This administrative policy describes Blue Cross & Blue Shield of Rhode Island’s payment rules for local in‑network hospitals that are reimbursed under a DRG or Case Rate methodology, and governs transfers between short‑term acute care hospitals, outpatient services provided shortly before an inpatient admission, and services provided by other providers while a patient remains an inpatient. It applies only to local in‑network facilities reimbursed as DRG/Case Rate hospitals; individual hospital contract language supersedes this policy.
When a member is transferred from one acute care hospital to another and the transferring hospital is reimbursed as a DRG or case rate, the transferring hospital will be paid on a graduated per diem rate for each day of the stay when the length of stay is less than the DRG’s geometric mean or average length of stay (depending on the contracted grouper). The per diem is calculated by dividing the full DRG payment by the DRG’s geometric mean or average length of stay, and payment to the transferring hospital will not exceed the full DRG/case rate payment.

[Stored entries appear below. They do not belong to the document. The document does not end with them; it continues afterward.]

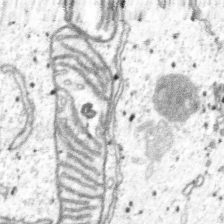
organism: Human
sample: HeLa cells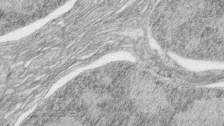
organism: Zebrafish
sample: synaptic ribbons in rod cells and cone cells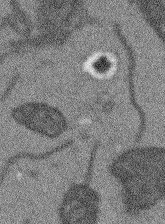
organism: Arabidopsis thaliana
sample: Root tip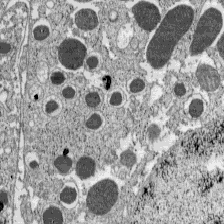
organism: C57BL Mouse
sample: Pancreatic islet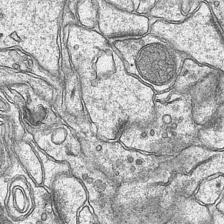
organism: Mouse
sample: CA1 Hippocampus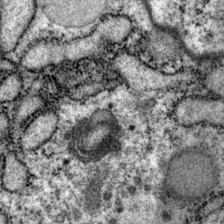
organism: P. pacificus
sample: Pharynx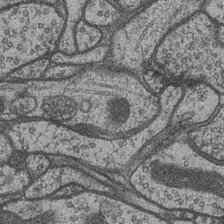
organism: Drosophila
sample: Optic medulla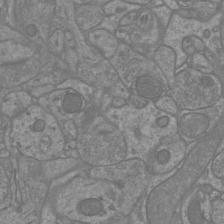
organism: Mouse
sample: Cortical neurons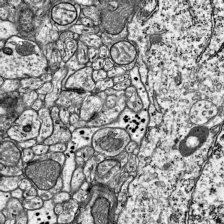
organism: Mouse
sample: Visual Cortex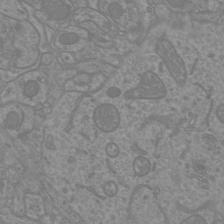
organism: Mouse
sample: Cortical neurons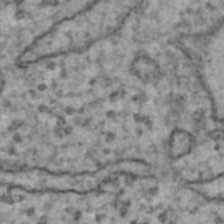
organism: Human
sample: Blood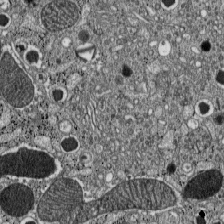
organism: C57BL Mouse
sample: Pancreatic islet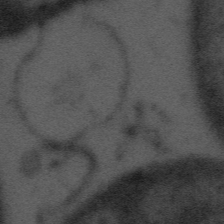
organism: Tuwongella immobilis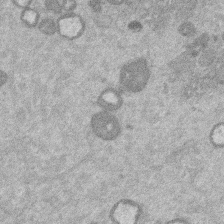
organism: Mouse
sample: Dividing mouse embryo 1 cell stage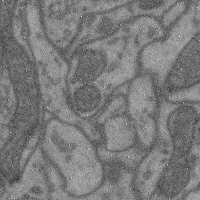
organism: Mouse
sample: Cerebral cortex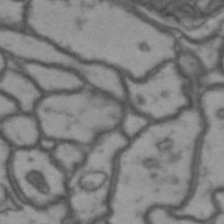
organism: Drosophila
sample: Brain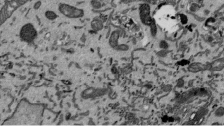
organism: Mouse
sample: ED-1 cell nuclei; centrioles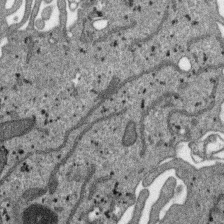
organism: Human
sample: Lung epithelial cells infected with SARS-CoV-2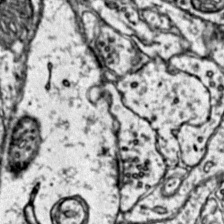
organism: Mouse
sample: Primary visual cortex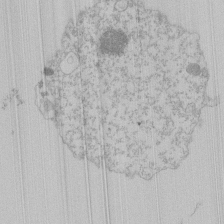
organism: Mouse
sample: Activated Pmel transgenic CD8+ T Cells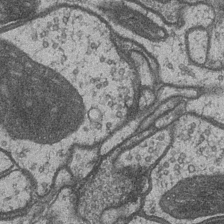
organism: Drosophila
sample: Optic medulla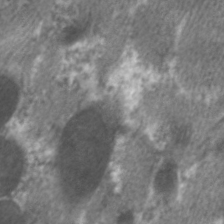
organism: C. elegans
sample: Pharynx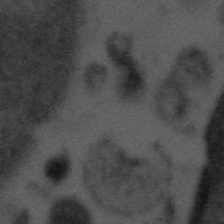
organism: Tuwongella immobilis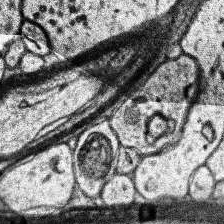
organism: Human
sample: Temporal Lobe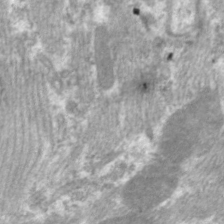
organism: C. elegans
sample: Pharynx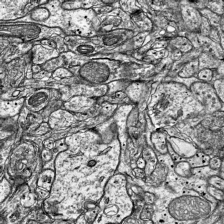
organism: Mouse
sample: Visual Cortex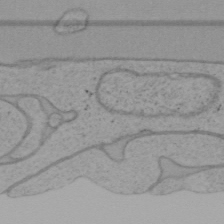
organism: Human
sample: HeLa cells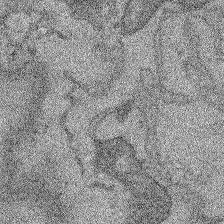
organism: Human
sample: HeLa cells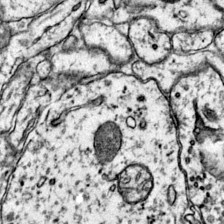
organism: Mouse
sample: Primary visual cortex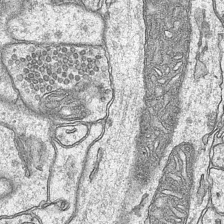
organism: Mouse
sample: CA1 Hippocampus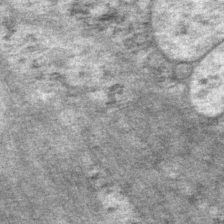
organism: P. pacificus
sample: Pharynx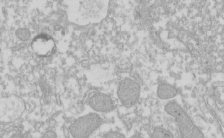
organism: Xenopus
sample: Cilia; centrioles in frog embryo cells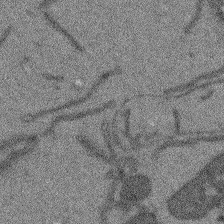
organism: Arabidopsis thaliana
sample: Root tip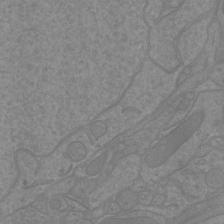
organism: Mouse
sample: Cortical neurons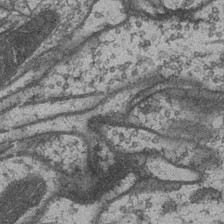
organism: Drosophila
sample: Optic medulla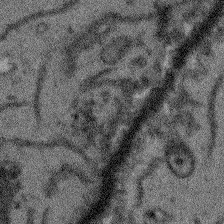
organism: Arabidopsis thaliana
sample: Root tip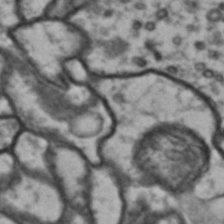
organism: Drosophila
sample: Brain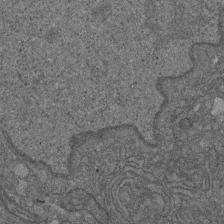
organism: Drosophila
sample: Nephrocyte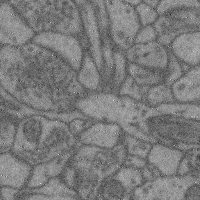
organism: Mouse
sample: Cerebral cortex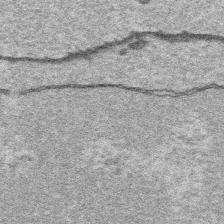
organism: Platynereis dumerilii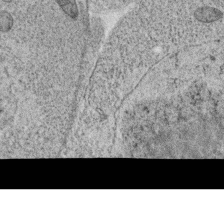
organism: C. elegans
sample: C. elegans oocyte; sperm cells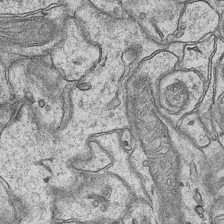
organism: Mouse
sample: CA1 Hippocampus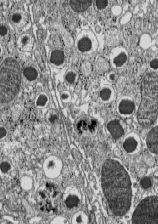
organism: C57BL Mouse
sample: Pancreatic islet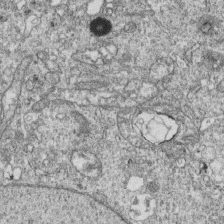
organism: Human
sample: HeLa cell HIV synapse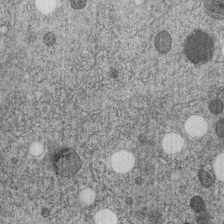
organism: C. elegans
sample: C. elegans embryo early stage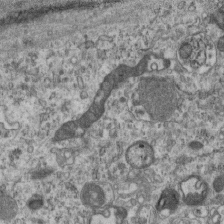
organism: Mouse
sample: Centriole in ependymal cells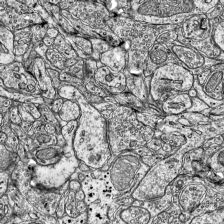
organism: Mouse
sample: Visual Cortex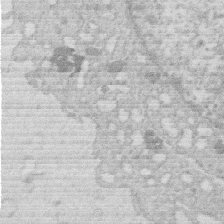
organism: Human
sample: Macrophage cells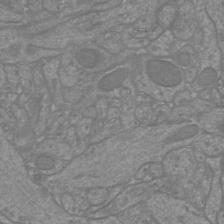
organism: Mouse
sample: Cortical neurons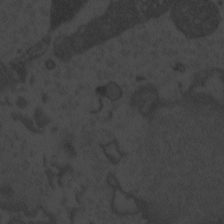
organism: Zebrafish
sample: Macrophage infected with Toxoplasma gondii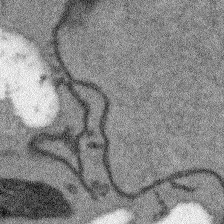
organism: Arabidopsis thaliana
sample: Root tip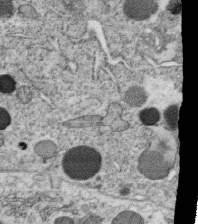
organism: C. elegans
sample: C. elegans oocyte; sperm cells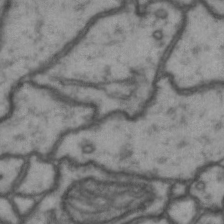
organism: Drosophila
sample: Brain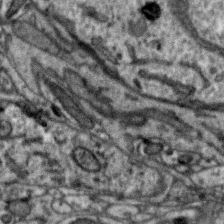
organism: Zebra finch
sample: Brain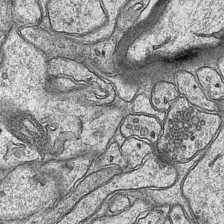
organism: Mouse
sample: CA1 Hippocampus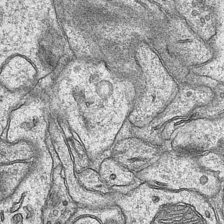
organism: Mouse
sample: CA1 Hippocampus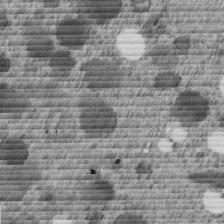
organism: C. elegans
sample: C. elegans embryo early stage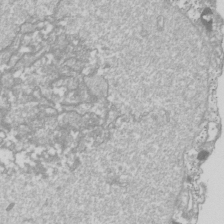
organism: Drosophila
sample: Cell division; meiosis; drosophila spermatocytes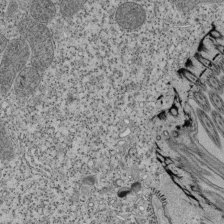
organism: Tetrahymena
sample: Cilia in tetrahymena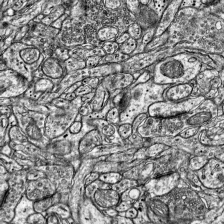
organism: Mouse
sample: Visual Cortex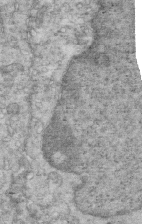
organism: Mouse
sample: Multiciliated cells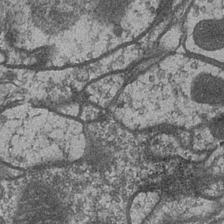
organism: Drosophila
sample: Optic medulla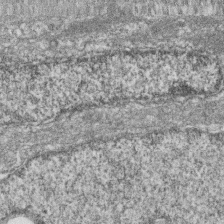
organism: Zebrafish
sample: Cilia; retinal pigment epithelium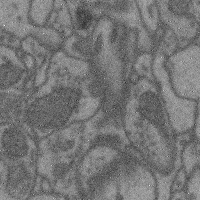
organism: Mouse
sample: Cerebral cortex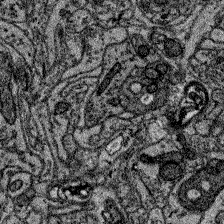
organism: Zebrafish
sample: Larval olfactory bulb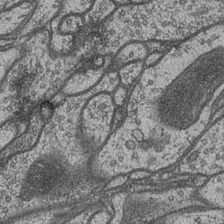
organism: Drosophila
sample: Optic medulla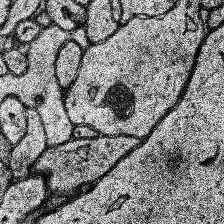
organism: Human
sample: Temporal Lobe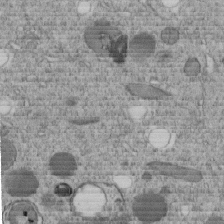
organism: C. elegans
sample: C. elegans embryo early stage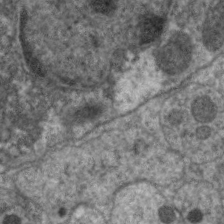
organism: C. elegans
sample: Pharynx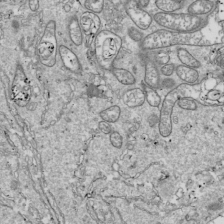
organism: Drosophila
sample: Cell division; meiosis; drosophila spermatocytes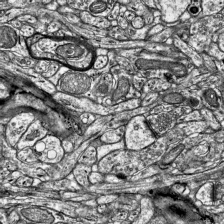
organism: Mouse
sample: Visual Cortex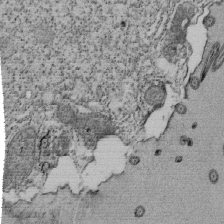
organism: Tetrahymena
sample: Cilia in tetrahymena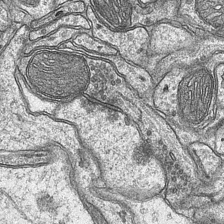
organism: Mouse
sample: CA1 Hippocampus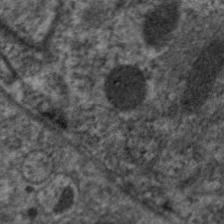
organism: C. elegans
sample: Pharynx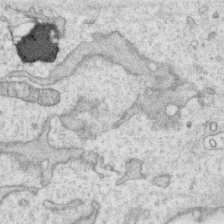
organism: Human
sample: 1205lu cells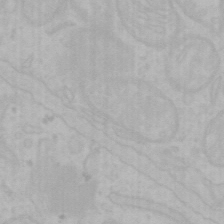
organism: Mouse
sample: Choroid plexus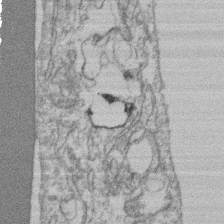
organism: Mouse
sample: T cell stromal cell synapse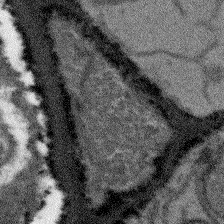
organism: Arabidopsis thaliana
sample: Root tip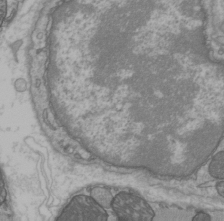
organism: C57BL Mouse
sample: Heart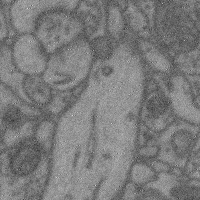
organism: Mouse
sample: Cerebral cortex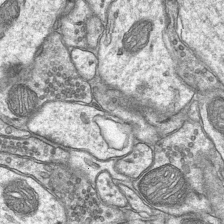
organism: Mouse
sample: CA1 Hippocampus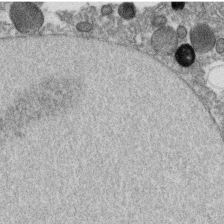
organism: C. elegans
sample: C. elegans oocyte; sperm cells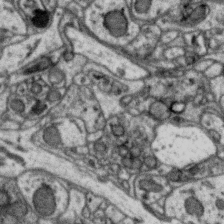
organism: Zebra finch
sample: Brain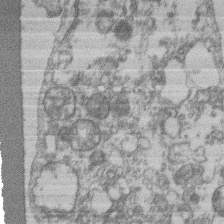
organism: Mouse
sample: T cell stromal cell synapse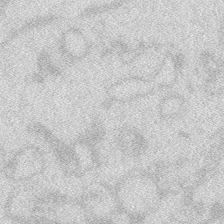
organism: Zebrafish
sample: Macrophage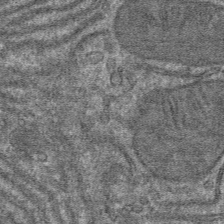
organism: Mouse
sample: Mouse hepatocytes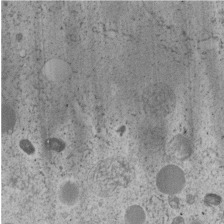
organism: C. elegans
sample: C. elegans embryo early stage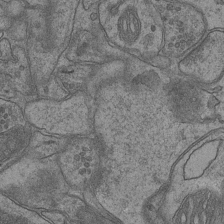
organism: Mouse
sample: CA1 Hippocampus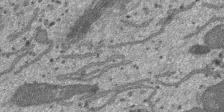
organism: Human
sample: Lung epithelial cells infected with SARS-CoV-2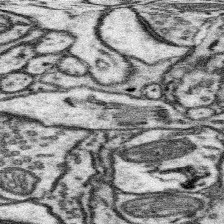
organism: Mouse
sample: Somatosensory cortex neuropil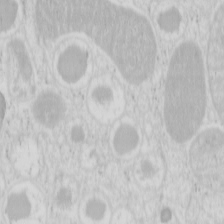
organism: Mouse
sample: Pancreas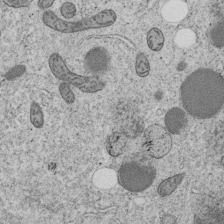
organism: C. elegans
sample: C. elegans embryo early stage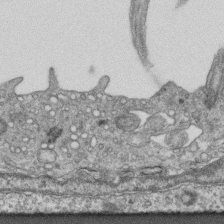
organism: Mouse
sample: Centriole in ependymal cells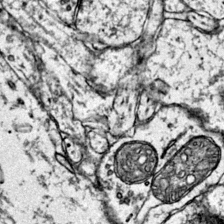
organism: Mouse
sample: Primary visual cortex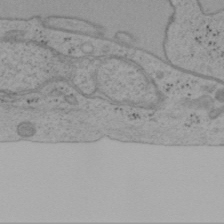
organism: Human
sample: HeLa cells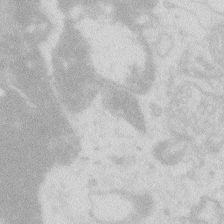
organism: Zebrafish
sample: Macrophage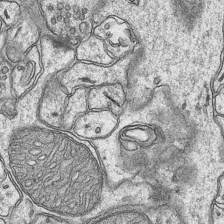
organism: Mouse
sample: CA1 Hippocampus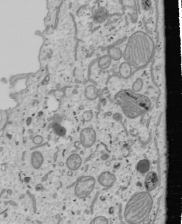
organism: Human
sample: Mitochondria in U2OS cells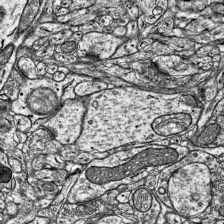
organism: Mouse
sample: Visual Cortex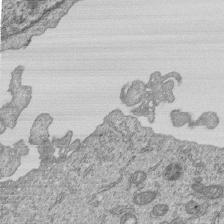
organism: Human
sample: MDA-MB-231 cells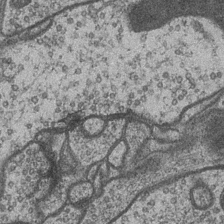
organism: Drosophila
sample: Optic medulla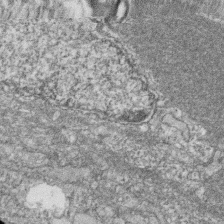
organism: Zebrafish
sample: Cilia; retinal pigment epithelium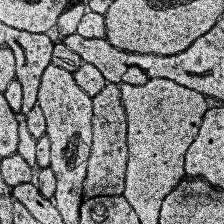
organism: Human
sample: Temporal Lobe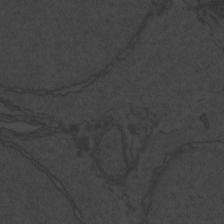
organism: Zebrafish
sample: Macrophage infected with Toxoplasma gondii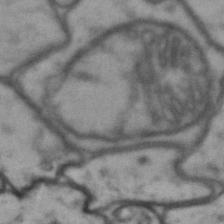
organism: Drosophila
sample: Brain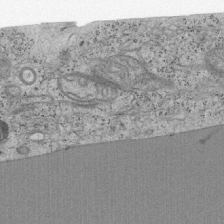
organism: Human
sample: HeLa cells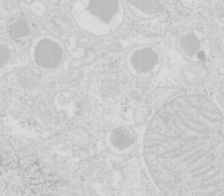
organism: Mouse
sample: Pancreas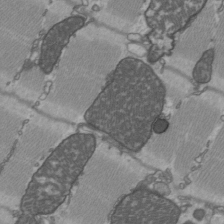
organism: C57BL Mouse
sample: Heart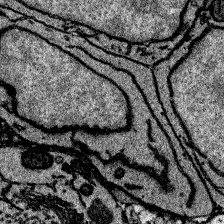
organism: Zebrafish
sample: Larval olfactory bulb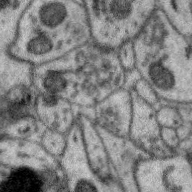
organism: Zebra finch
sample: Brain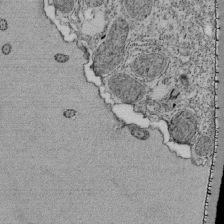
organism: Tetrahymena
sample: Cilia in tetrahymena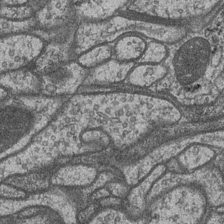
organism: Drosophila
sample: Optic medulla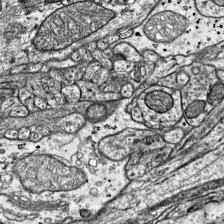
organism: Mouse
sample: Visual Cortex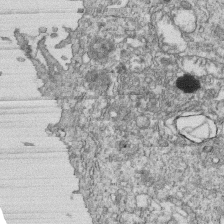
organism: Human
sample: HeLa cell HIV synapse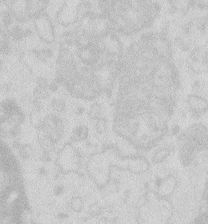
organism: Zebrafish
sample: Macrophage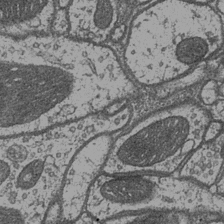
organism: Drosophila
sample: Optic medulla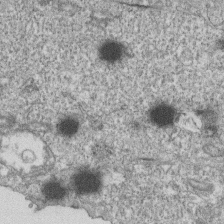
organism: Human
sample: HeLa cell HIV synapse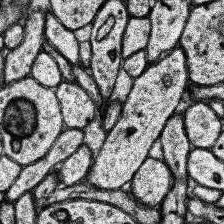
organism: Human
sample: Temporal Lobe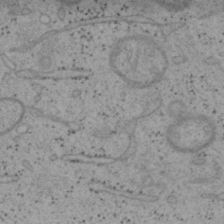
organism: Human
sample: HeLa cells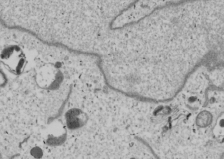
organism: Human
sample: Mitochondria in U2OS cells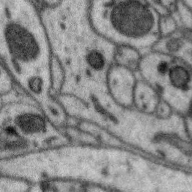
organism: Zebra finch
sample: Brain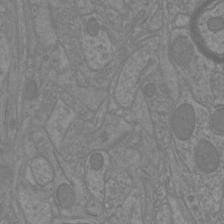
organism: Mouse
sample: Cortical neurons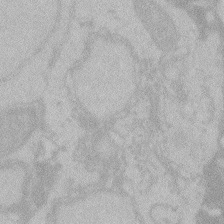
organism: Zebrafish
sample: Macrophage infected with Toxoplasma gondii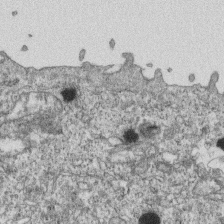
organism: Human
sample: HeLa cell HIV synapse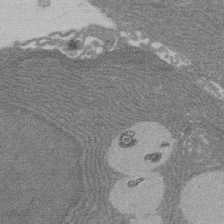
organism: Rat
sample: Salivary granule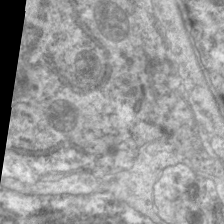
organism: C. elegans
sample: Pharynx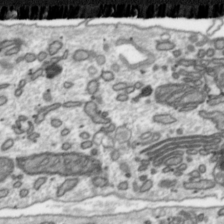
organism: Toxoplasma gondii
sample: Parasites in a vacuole inside a host cell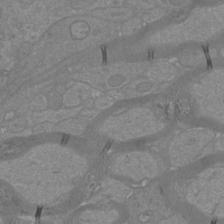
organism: Mouse
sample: Cortical neurons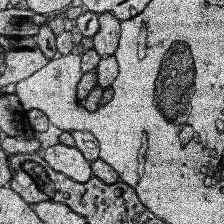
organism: Human
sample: Temporal Lobe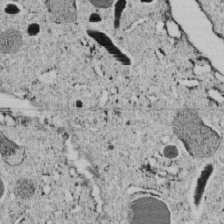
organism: C. elegans
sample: C. elegans embryo early stage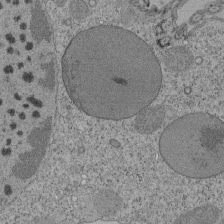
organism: Tetrahymena
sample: Cilia in tetrahymena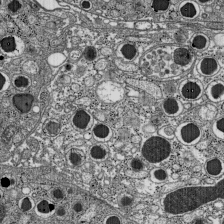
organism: C57BL Mouse
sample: Pancreatic islet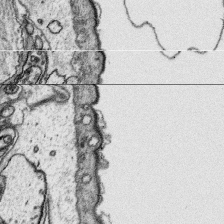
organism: Platynereis dumerilii
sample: Parapodia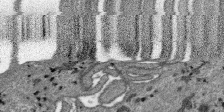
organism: Human
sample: Lung epithelial cells, uninfected (mock) control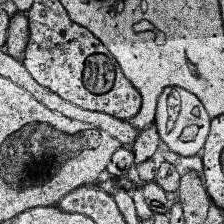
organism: Human
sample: Temporal Lobe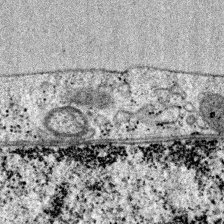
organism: Human
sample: HeLa cells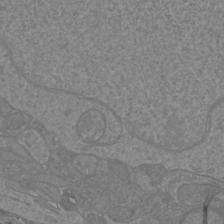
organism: Mouse
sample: Cortical neurons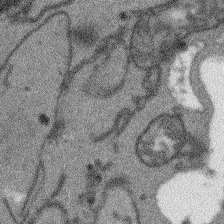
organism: Arabidopsis thaliana
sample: Root tip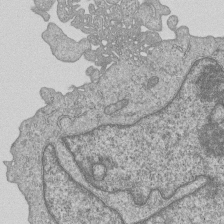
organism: Human
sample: MDA-MB-231 cells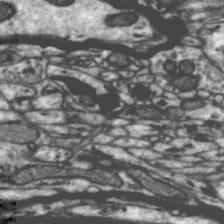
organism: Zebra finch
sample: Brain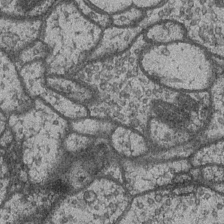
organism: Drosophila
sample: Optic medulla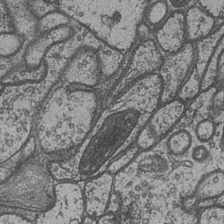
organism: Drosophila
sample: Optic medulla

If the receiving acute care hospital ultimately discharges the transferred patient, the receiving facility receives the full DRG payment based on the new admitting diagnosis. Transfer reductions do not apply when the patient is discharged to a long‑term care facility, rehabilitation or psychiatric hospital, a skilled nursing facility, or to home health services.
Outpatient diagnostic, observation, related therapeutic or related non‑diagnostic services furnished by the admitting facility or an entity wholly owned or operated by the admitting facility within three (3) days prior to admission are combined into the inpatient admission payment and must not be billed separately. Any items/supplies integral to a diagnostic procedure (for example, pharmacy items or injections given for a diagnostic radiology procedure) are also combined. Services that are explicitly not combined include home health agency, skilled nursing facility, hospice, maintenance renal dialysis, physician professional services, and screening mammography.
When an inpatient is transported to another hospital, facility, or freestanding provider for services and remains an inpatient, BCBSRI will not separately reimburse those other providers unless the service is separately reimbursable when rendered in the inpatient setting (for example, professional services). Reimbursement responsibility for other services performed while the member remains an inpatient lies with the inpatient facility.
Administrative note: Individual hospital contract language supersedes this policy. Case rate methodology varies by hospital contract. Transfer cases remain eligible for outlier payments per policy.